The OS and the disk
The first thing to consider is what we can expect from a database in terms of durability. In order to do so we can visualize what happens during a simple write operation:(一个写操作会经历一下几个步骤)- 1: The client sends a write command to the database (data is in client's memory)(数据在client的内存中).
- 2: The database receives the write (data is in server's memory)(数据在server的内存中).
- 3: The database calls the system call that writes the data on disk (data is in the kernel's buffer)(数据在操作系统的内核中).
- 4: The operating system transfers the write buffer to the disk controller (data is in the disk cache)(操作系统把数据传递到disk cache中).
- 5: The disk controller actually writes the data into a physical media (a magnetic disk, a Nand chip, ...)(写入硬盘).

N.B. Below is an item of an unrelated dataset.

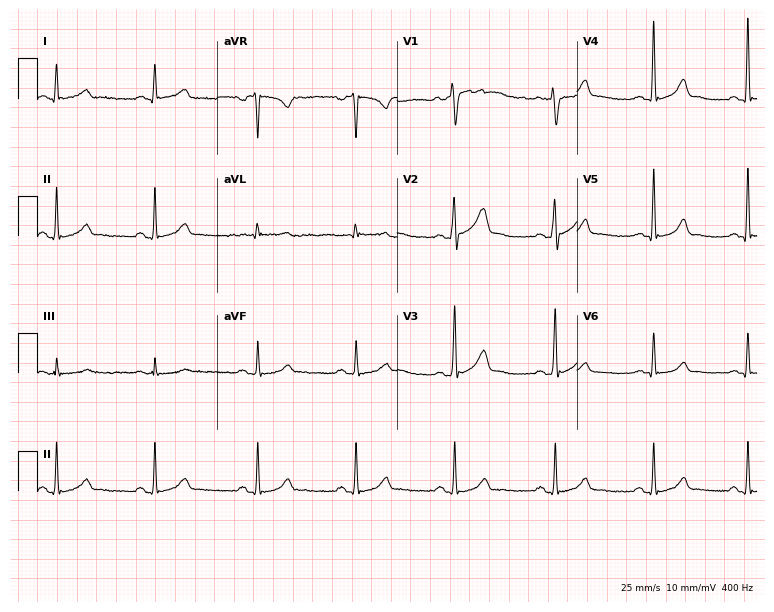
12-lead ECG from a man, 55 years old. Recorded interpretation: within normal limits.

When is our write safe along the line?
If we consider a failure that involves just the database software (the process gets killed by the system administrator or crashes) and does not touch the kernel, the write can be considered safe just after the step 3 is completed with success, that is after the write(2) system call (or any other system call used to transfer data to the kernel) returns successfully. After this step even if the database process crashes, still the kernel will take care of transferring data to the disk controller. (总之,如果数据库进程crash的话,但是数据已经在kernel中了,那么数据依然可以保存成功)If we consider instead a more catastrophic event like a power outage, we are safe only at step 5 completion, that is, when data is actually transfered to the physical device memorizing it. (如果断电那么只有在步骤5执行完后才安全)

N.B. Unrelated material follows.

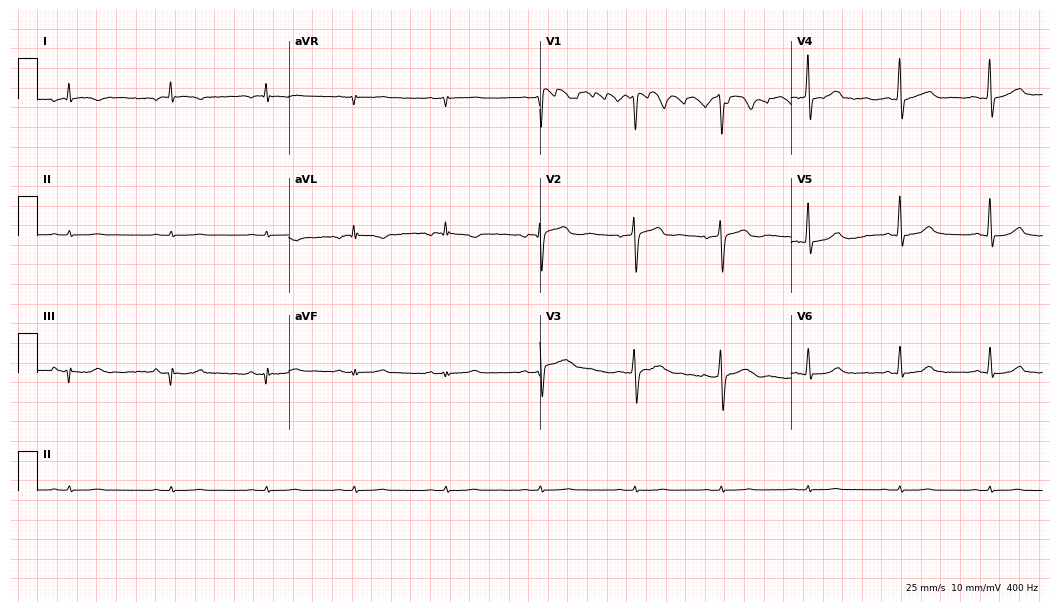
12-lead ECG from a man, 61 years old (10.2-second recording at 400 Hz). No first-degree AV block, right bundle branch block, left bundle branch block, sinus bradycardia, atrial fibrillation or sinus tachycardia recorded for this tracing.

We can summarize that the important stages in data safety are the 3, 4, and 5. That is:
- How often the database software will transfer its user-space buffers to the kernel buffers using the write (or equivalent) system call?
- How often the kernel will flush the buffers to the disk controller?
- And how often the disk controller will write data to the physical media?
Append only file
The Append Only File, usually called simply AOF, is the main Redis persistence option. The way it works is extremely simple: every time a write operation that modifies the dataset in memory is performed, the operation gets logged. The log is produced exactly in the same format used by clients to communicate with Redis, so the AOF can be even piped via netcat to another instance, or easily parsed if needed. At restart Redis re-plays all the operations to reconstruct the dataset.To show how the AOF works in practice I'll do a simple experiment, setting up a new Redis 2.6 instance with append only file enabled:
./redis-server --appendonly yesNow it's time to send a few write commands to the instance:
redis 127.0.0.1:6379> set key1 Hello OK redis 127.0.0.1:6379> append key1 " World!" (integer) 12 redis 127.0.0.1:6379> del key1 (integer) 1 redis 127.0.0.1:6379> del non_existing_key (integer) 0The first three operations actually modified the dataset, the fourth did not, because there was no key with the specified name. This is how our append only file looks like:
$ cat appendonly.aof *2 $6 SELECT $1 0 *3 $3 set $4 key1 $5 Hello *3 $6 append $4 key1 $7 World! *2 $3 del $4 key1As you can see the final DEL is missing, because it did not produced any modification to the dataset.
It is as simple as that, new commands received will get logged into the AOF, but only if they have some effect on actual data. However not all the commands are logged as they are received. For instance blocking operations on lists are logged for their final effects as normal non blocking commands. Similarly INCRBYFLOAT is logged as SET, using the final value after the increment as payload, so that differences in the way floating points are handled by different architectures will not lead to different results after reloading an AOF file.(上面只是做了一个实验,总之只有实际影响的数据才会记录到aof文件中)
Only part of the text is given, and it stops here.